Оба сбивчиво рассказывали о ночи, о буре. Их шубы, набухшие ветром, пахли теперь воздухом. Оба моргали на свету, очи их, еще полные ночи, источали тьму при каждом смыкании век. Им не удалось достичь лавки, они сбились с дороги и едва сумели вернуться. Они не узнавали города, все улицы были словно переставлены местами.
Мать подозревала, что оба врут. Да и вся сцена наводила на мысль, что эти четверть часа они простояли в темноте под окном, не двинувшись с места. А может, и правда не было уже города и площади, только вихорь и ночь окружали дом наш темными кулисами, полными воя, стонов и свиста? Может, и правда не было этих темных и отчаянных пространств, которые ветер нам просто внушил, не было проплаканных лабиринтов, многооконных переходов и коридоров, на которых играл вихорь, точно на длинных черных флейтах. В нас почему-то крепло убеждение, что целая буря эта — всего лишь ночное донкихотство, имитирующее в тесных кулисах трагедийные безбрежности, космическую бездомность и сиротство непогоды.
Все чаще отворялась теперь входная дверь и впускала закутанного в епанчу и шаль гостя. Отдувавшийся сосед или знакомый медленно раскутывался из платков и пальто и выпаливал запыхавшимся голосом реляции, бестолково обрываемые слова, фантасмагорически усугублявшие, сильно перевиравшие беспредельность ночи. Мы сидели на ярко освещенной кухне. За очагом и черным широким колпаком вытяжки несколько ступенек вели ко входу на чердак.

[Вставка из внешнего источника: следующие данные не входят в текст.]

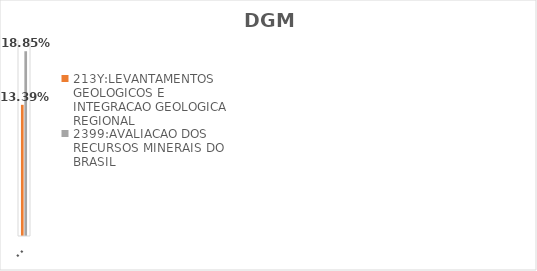
| Category | 213Y:LEVANTAMENTOS GEOLOGICOS E INTEGRACAO GEOLOGICA REGIONAL | 2399:AVALIACAO DOS RECURSOS MINERAIS DO BRASIL |
|---|---|---|
| EXECUTADO | 0.134 | 0.189 |

На этих ступеньках сидел старший приказчик Теодор и вслушивался в гудящий от ветра чердак. Он слышал, как в паузы бури мехи чердачных ребер сжимаются в гармонику, а крыша дрябнет и обвисает, точно огромные легкие, из которых ушло дыхание, но затем опять набирает воздуху, восстает палисадами стропил, вырастает готическими сводами, множится лесом балок, полных стократного эха, и гудит, как резонатор огромного контрабаса. Вскоре, однако, мы о ветре забыли, Аделя толкла корицу в звонкой ступке. Явилась с визитом тетка Перазия. Крохотная, подвижная и преисполненная рачительности, с кружевом черной шали на голове, она засновала по кухне, помогая Аделе. Аделя ощипала петуха. Тетка Перазия разожгла под колпаком вытяжки охапку бумажек, и широкие лоскуты огня полетели с них в черный зев. Аделя, держа петуха за шею, подняла его над пламенем, чтобы опалить остатки пера. Петух вдруг замахал в пламени крыльями, закукарекал и сгорел. Тогда тетка Перазия принялась ругаться, клясть и браниться. Трясясь от злости, жестами угрожала она Аделе и матери. Я не понимал, что ее рассердило, а она все больше распалялась в гневе своем и сделалась сплошным пучком жестикуляции и ругани. Казалось, в приступе злости она изжестикулируется, развалится на части, рассыплется, разбежится сотнею пауков, разветвится по полу поблескивающим траурным пучком панических тараканьих побежек. Однако тетка стала вдруг уменьшаться, сжиматься, все еще трясясь и сыпля проклятьями. Затем она пошлепала, сгорбленная и маленькая, в угол кухни, где лежали дрова, и, кляня и кашляя, принялась лихорадочно копаться в звонких поленьях, пока не нашла две тонкие желтые щепки. Она схватила их летающими от возбуждения руками, примерила по ногам, после чего оперлась на них, как на костыли, и принялась на этих желтых костылях ходить, колотя в доски пола и все быстрее бегая взад-вперед по диагонали, затем взбежала на пихтовую лавку, снова ковыляя по гулким доскам, а оттуда на полку с тарелками, звучную деревянную полку, идущую вокруг по стенам кухни, и забегала по ней, коленопреклоняясь на ходульных костылях, дабы, наконец, где-то в углу, вовсе уменьшившись, почернеть, свернуться, точно увядшая сгоревшая бумага, истлеть лепестком пепла, рассыпаться в прах и в ничто.